Hello all :)
There are many biology-related graph databases out there, which makes a lot of sense - Biological problems are a good fit for graphs. Unfortunately, many of the graph databases I've come across have not been particularly up to date (a PhD project long forgotten), suffer from having seriously overly complicated schema, and/or are just simply not downloadable (you can query their graph via the website, but not download and use the database locally to issue complex queries)
I believe this combination of problems has led to graph databases not seeing as much use as they probably should get as an generic format for biological data. It also doesn't help that there are few good in-browser visualisation tools to graphically query graphs without learning gremlin or Cypher syntax (SQL for graphs) which is what a lot of the biologists and already-overloaded Bioinformaticans would probably appreciate.
- Rebuild popular SQL databases like UCSC's table browser into a MUCH simpler graph database. Allow users to download the full graph, or sub-graphs, with an easy query form.

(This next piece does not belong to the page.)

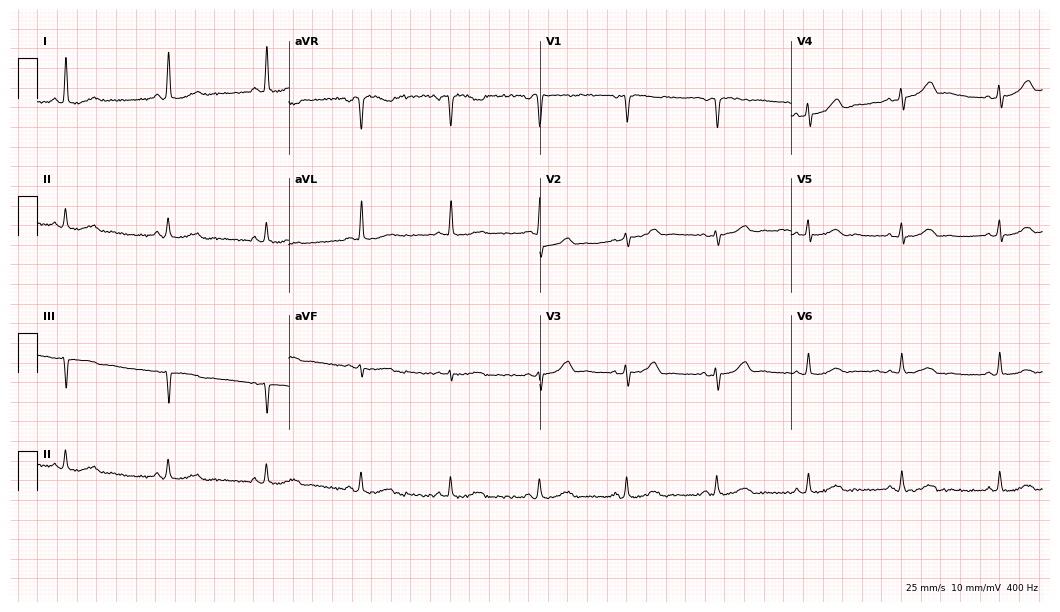
Standard 12-lead ECG recorded from a woman, 43 years old. Read as a normal ECG.

- Create a generic CSV parser/importer for genomic data. It would roll out the columns with multiple values per cell (exons,VCF) understand biological formats (chr:start-end formats), help you design a schema for the resultant graph, and finally output a graph database.
The former option would be simple, but laborious. It would also need constant updating to keep it in-sync with UCSC/etc, and as soon as their SQL schema changes, everything breaks. :P
The latter would be more challenging to make, more complicated to use, but provides the most flexibility and compatibility down the road.
Before I set down the road to building out one or both of these paths, does anyone know if either options already exist? Is there an easier way I have overlooked?
Would you like to help me remake the UCSC database (or parts of it) as a graph database?
Thank you all in advance! :D
Graph databases are great for searching for relations between nodes. What's cool with UCSC is that you can quickly search for features in genomic regions (bin index). Think about this before starting writing you database. The table Snp142 contains 115,877,267 records. Do you really want to put this in a graph?
100 million records? Easy! :D It used to be the case that Neo only handled around 10 million nodes, but the latest version maxes out at 32 billion nodes and relationships, and 64 billion key/value properties. Of course you'd need some serious hardware to make that a reality, but people do frequently go up into the billions with it: http://firstname.lastname@example.org/msg08183.html
But still - whole thing hinges on a good question and a good schema to answer that question. Im not sure a big/slow database is even a bad thing. Looking for a simple pattern in a 115,877,267 graph would take a long long time - by Google standards. But I think our problems are more about asking 1 really good question, after having a very long think about it. For that, producing a bunch of different schema for different kinds of question is probably a better use of time than optimising one schema to fit all queries. Here's a schema I made recently to handle the issue of overlapping regions:
Three kinds of node (labels in Neo4j terminology):
In this schema, even if it was a billion nodes and 3 billion relationships, you could pull out 'all signal in genes X and Y', modifying the query only slightly to differentiate between include overlapping regions, and exclude overlapping regions. You could even plug it in to a genome browser if it supported it.